Short stories, craft how-tos and fill-in-the-blank cards with statements such as “Our kitchen table was made of ______” and “My first morning chore was ________” stir recollections.
“First Writes” are sets of reproducible cards with statements about daily life regarding religion, birthdays, kitchen memories, movie stars, relatives and more. They can be used as a parlor game, with people around a circle taking turns filling in the blank. “My favorite relative ____ had _____ colored hair,” is one example.
Bi-folkal kits can be used by anyone. Each comes with an activity guide. There is even a 25-piece percussion band with bells, tone blocks, rhythm sticks and cymbals. Photo kits are particularly good at sparking memories, Parker said, as viewers recall clothing styles, the price of shoes and world events of the pictured era, she said.
“The nursing homes have a hard time getting the men involved,” in activities, Parker said. “But so many of them around here were farmers,” that they respond readily to the pile of seed packs, placard of different grains and classic red bandana in the “Remembering Farm Days,” kit, Parker said.
While schools and assisted living facilities are most aware of the kits, Parker said, “you don’t have to be special needs to check this out.
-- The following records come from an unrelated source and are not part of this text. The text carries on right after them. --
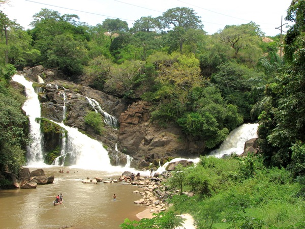 Binda Falls Queve / Cuvo River Cuanza Sul Rio Queve/Cuvo Fev/2009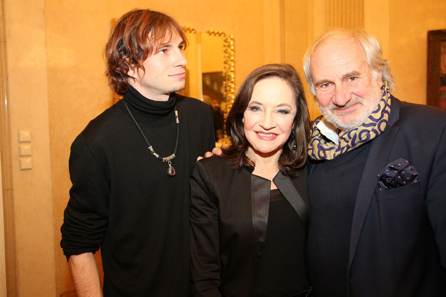 Tany, Maria Bill, Michael Schottenberg-8850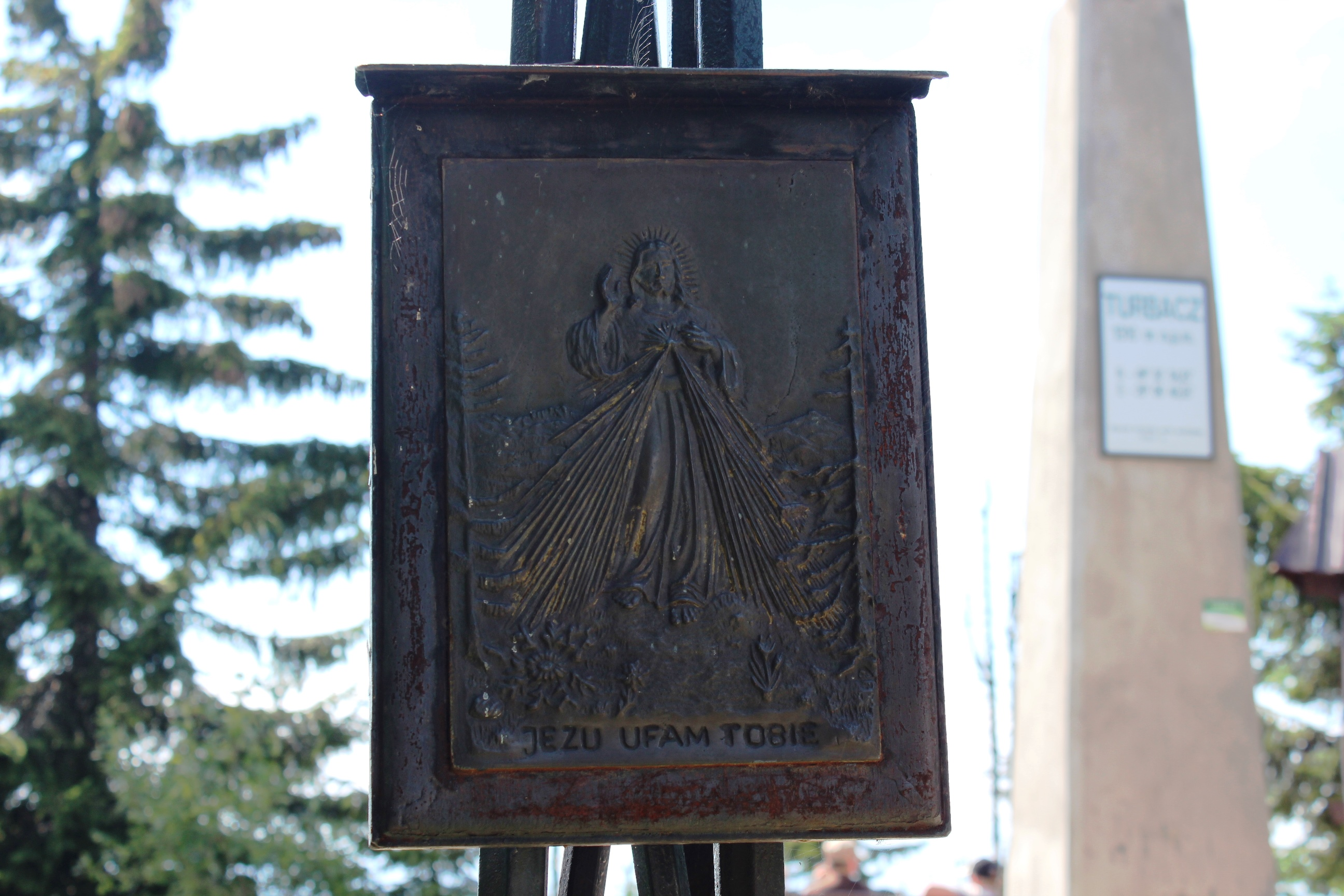 Turbacz

It’s great if a person wants to do something with their mother, their dad. This is definitely inter-generational, from age 2 on up.” The band-in-a-box is particularly popular for mixed-age groups, she said.
Puzzles, toys, balls that light up when bounced — all are available for check out, Parker said. Some groups check out puppets and put on shows. Foam Frisbees, plastic vegetables and oversized dominoes for the visually impaired are also available.
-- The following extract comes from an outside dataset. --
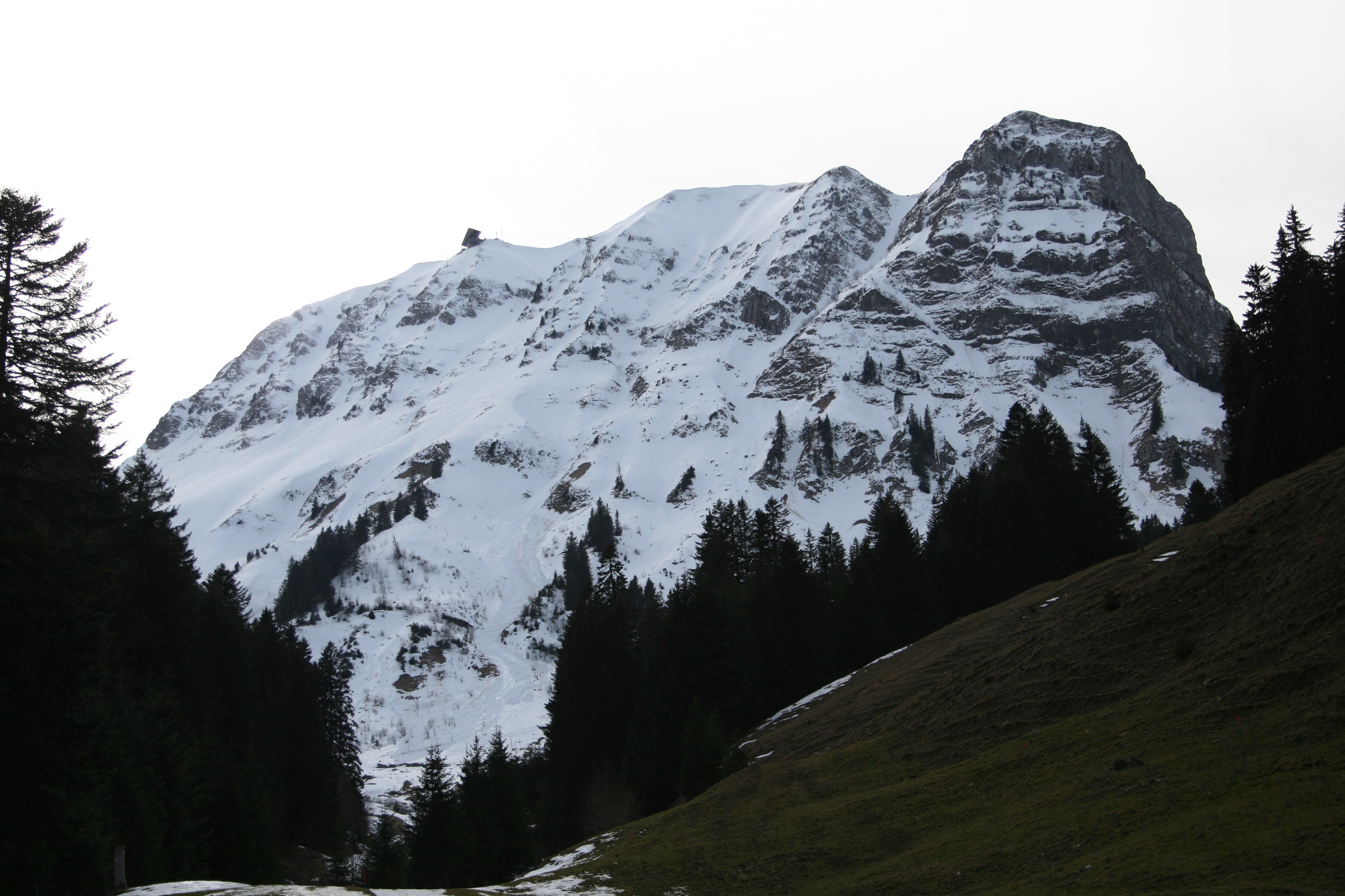 Le Moleson

“The funniest thing we have is a rubber chicken,” Parker said.
One college student planned on checking out items for her birthday party, Parker said.
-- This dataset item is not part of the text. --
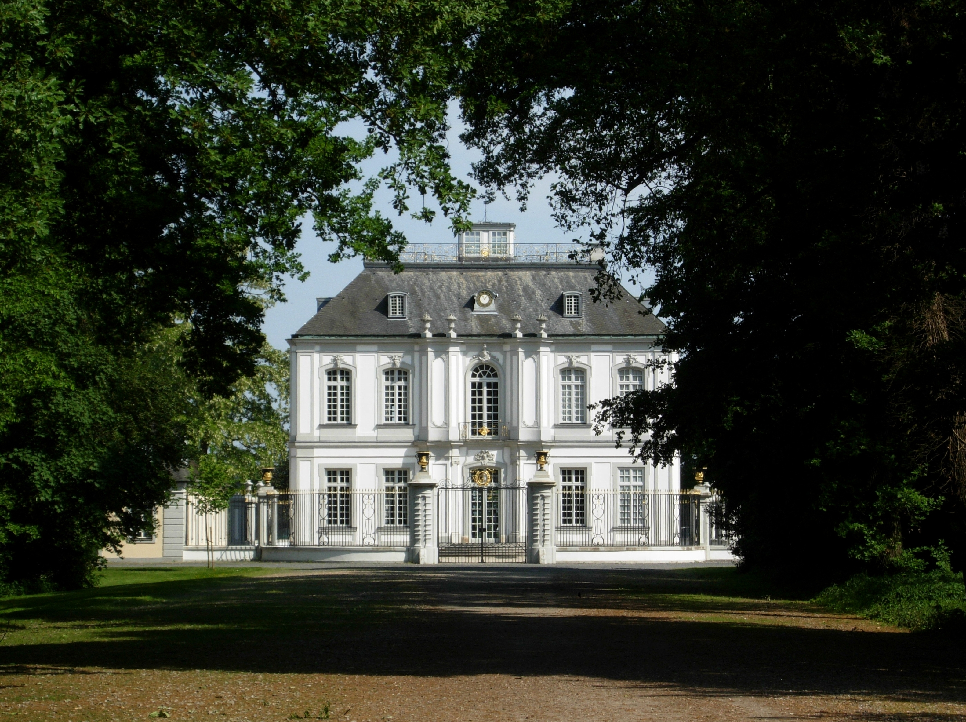 Westseite (Hof- und Parkseite) des Jagdschlosses Falkenlust in Brühl

The kits are wonderful tools during family gatherings or reunions, to get quiet members of the family talking or to keep conversation going when minds might otherwise might turn to TV, Parker said.
“It’s all conversation starters. Whatever can stimulate memories, talking, laughter.”
GUEST HOME Estates and its activity director, Phyllis Coltharp, regularly use the Bi-folkal kits.
On a recent afternoon, the activity room was packed with residents remembering the impact of World War II on life in Iola.
“I remember picking milkweed for the latex,” offered Bill Scheivmeir.
“I remember a comic strip of Captain Easy — he fought the Germans,” Scheivmeir added.
Coltharp prompted Scheivmeir about his family’s profession, beekeeping, while the group discussed replacements for white sugar, which was rationed during the war. Instead of sugar, people used honey for baking, many of the women in the group recalled.
“They gave you booklets (of ration coupons) for sugar, shoes and gasoline,” said Dorothy Hurst.
“You could purchase the items at the store, but only what you had coupons for,” added Russell Zornes.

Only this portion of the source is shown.